(Data records)
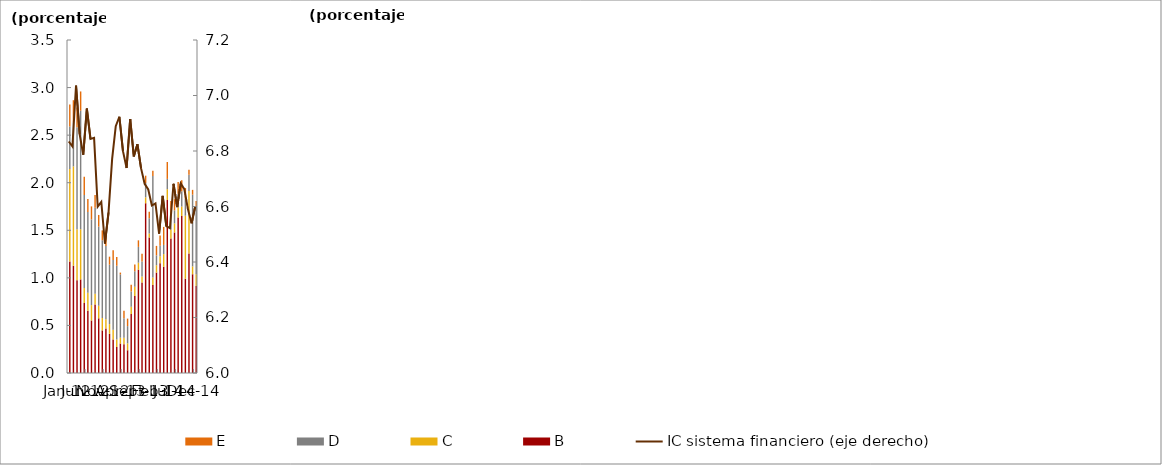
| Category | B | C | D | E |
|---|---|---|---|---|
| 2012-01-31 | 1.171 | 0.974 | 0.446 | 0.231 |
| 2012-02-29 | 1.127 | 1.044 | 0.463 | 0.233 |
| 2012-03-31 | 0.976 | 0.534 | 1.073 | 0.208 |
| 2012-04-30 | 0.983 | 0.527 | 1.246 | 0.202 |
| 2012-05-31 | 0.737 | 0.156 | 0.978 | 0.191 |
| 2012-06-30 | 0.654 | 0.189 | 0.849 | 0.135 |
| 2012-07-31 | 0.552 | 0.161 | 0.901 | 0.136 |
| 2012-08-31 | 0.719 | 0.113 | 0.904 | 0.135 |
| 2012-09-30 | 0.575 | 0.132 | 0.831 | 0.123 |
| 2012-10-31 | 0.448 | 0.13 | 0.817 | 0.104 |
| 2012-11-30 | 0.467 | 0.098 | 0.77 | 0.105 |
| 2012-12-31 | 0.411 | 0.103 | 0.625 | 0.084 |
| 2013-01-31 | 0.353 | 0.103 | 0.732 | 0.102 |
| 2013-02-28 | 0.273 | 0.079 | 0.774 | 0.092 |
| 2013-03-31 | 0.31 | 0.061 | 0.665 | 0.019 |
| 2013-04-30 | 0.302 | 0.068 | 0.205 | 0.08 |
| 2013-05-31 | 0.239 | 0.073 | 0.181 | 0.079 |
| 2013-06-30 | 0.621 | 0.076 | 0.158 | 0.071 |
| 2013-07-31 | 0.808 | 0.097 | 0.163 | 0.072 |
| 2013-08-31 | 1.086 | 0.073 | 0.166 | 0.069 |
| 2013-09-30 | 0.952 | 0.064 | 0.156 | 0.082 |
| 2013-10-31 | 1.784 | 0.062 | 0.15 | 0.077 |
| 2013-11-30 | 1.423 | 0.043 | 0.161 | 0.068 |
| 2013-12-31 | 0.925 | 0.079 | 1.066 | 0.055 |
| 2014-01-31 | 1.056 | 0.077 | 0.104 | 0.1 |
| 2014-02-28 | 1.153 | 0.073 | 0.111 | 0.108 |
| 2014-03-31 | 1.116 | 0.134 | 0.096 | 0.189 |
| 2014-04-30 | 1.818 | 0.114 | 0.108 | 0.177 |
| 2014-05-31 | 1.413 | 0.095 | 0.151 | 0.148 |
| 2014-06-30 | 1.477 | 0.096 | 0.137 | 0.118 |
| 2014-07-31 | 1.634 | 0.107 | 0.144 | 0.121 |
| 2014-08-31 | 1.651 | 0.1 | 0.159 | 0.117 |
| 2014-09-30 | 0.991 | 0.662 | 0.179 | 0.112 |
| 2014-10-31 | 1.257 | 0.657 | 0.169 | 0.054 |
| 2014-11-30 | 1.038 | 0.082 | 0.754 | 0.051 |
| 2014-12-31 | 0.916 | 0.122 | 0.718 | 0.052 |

> _Problem details_
Repeat every record precisely. Any picture among them stays out of the copy.

> _Result below_
| Category | B | C | D | E |
|---|---|---|---|---|
| 2012-01-31 | 1.171 | 0.974 | 0.446 | 0.231 |
| 2012-02-29 | 1.127 | 1.044 | 0.463 | 0.233 |
| 2012-03-31 | 0.976 | 0.534 | 1.073 | 0.208 |
| 2012-04-30 | 0.983 | 0.527 | 1.246 | 0.202 |
| 2012-05-31 | 0.737 | 0.156 | 0.978 | 0.191 |
| 2012-06-30 | 0.654 | 0.189 | 0.849 | 0.135 |
| 2012-07-31 | 0.552 | 0.161 | 0.901 | 0.136 |
| 2012-08-31 | 0.719 | 0.113 | 0.904 | 0.135 |
| 2012-09-30 | 0.575 | 0.132 | 0.831 | 0.123 |
| 2012-10-31 | 0.448 | 0.13 | 0.817 | 0.104 |
| 2012-11-30 | 0.467 | 0.098 | 0.77 | 0.105 |
| 2012-12-31 | 0.411 | 0.103 | 0.625 | 0.084 |
| 2013-01-31 | 0.353 | 0.103 | 0.732 | 0.102 |
| 2013-02-28 | 0.273 | 0.079 | 0.774 | 0.092 |
| 2013-03-31 | 0.31 | 0.061 | 0.665 | 0.019 |
| 2013-04-30 | 0.302 | 0.068 | 0.205 | 0.08 |
| 2013-05-31 | 0.239 | 0.073 | 0.181 | 0.079 |
| 2013-06-30 | 0.621 | 0.076 | 0.158 | 0.071 |
| 2013-07-31 | 0.808 | 0.097 | 0.163 | 0.072 |
| 2013-08-31 | 1.086 | 0.073 | 0.166 | 0.069 |
| 2013-09-30 | 0.952 | 0.064 | 0.156 | 0.082 |
| 2013-10-31 | 1.784 | 0.062 | 0.15 | 0.077 |
| 2013-11-30 | 1.423 | 0.043 | 0.161 | 0.068 |
| 2013-12-31 | 0.925 | 0.079 | 1.066 | 0.055 |
| 2014-01-31 | 1.056 | 0.077 | 0.104 | 0.1 |
| 2014-02-28 | 1.153 | 0.073 | 0.111 | 0.108 |
| 2014-03-31 | 1.116 | 0.134 | 0.096 | 0.189 |
| 2014-04-30 | 1.818 | 0.114 | 0.108 | 0.177 |
| 2014-05-31 | 1.413 | 0.095 | 0.151 | 0.148 |
| 2014-06-30 | 1.477 | 0.096 | 0.137 | 0.118 |
| 2014-07-31 | 1.634 | 0.107 | 0.144 | 0.121 |
| 2014-08-31 | 1.651 | 0.1 | 0.159 | 0.117 |
| 2014-09-30 | 0.991 | 0.662 | 0.179 | 0.112 |
| 2014-10-31 | 1.257 | 0.657 | 0.169 | 0.054 |
| 2014-11-30 | 1.038 | 0.082 | 0.754 | 0.051 |
| 2014-12-31 | 0.916 | 0.122 | 0.718 | 0.052 |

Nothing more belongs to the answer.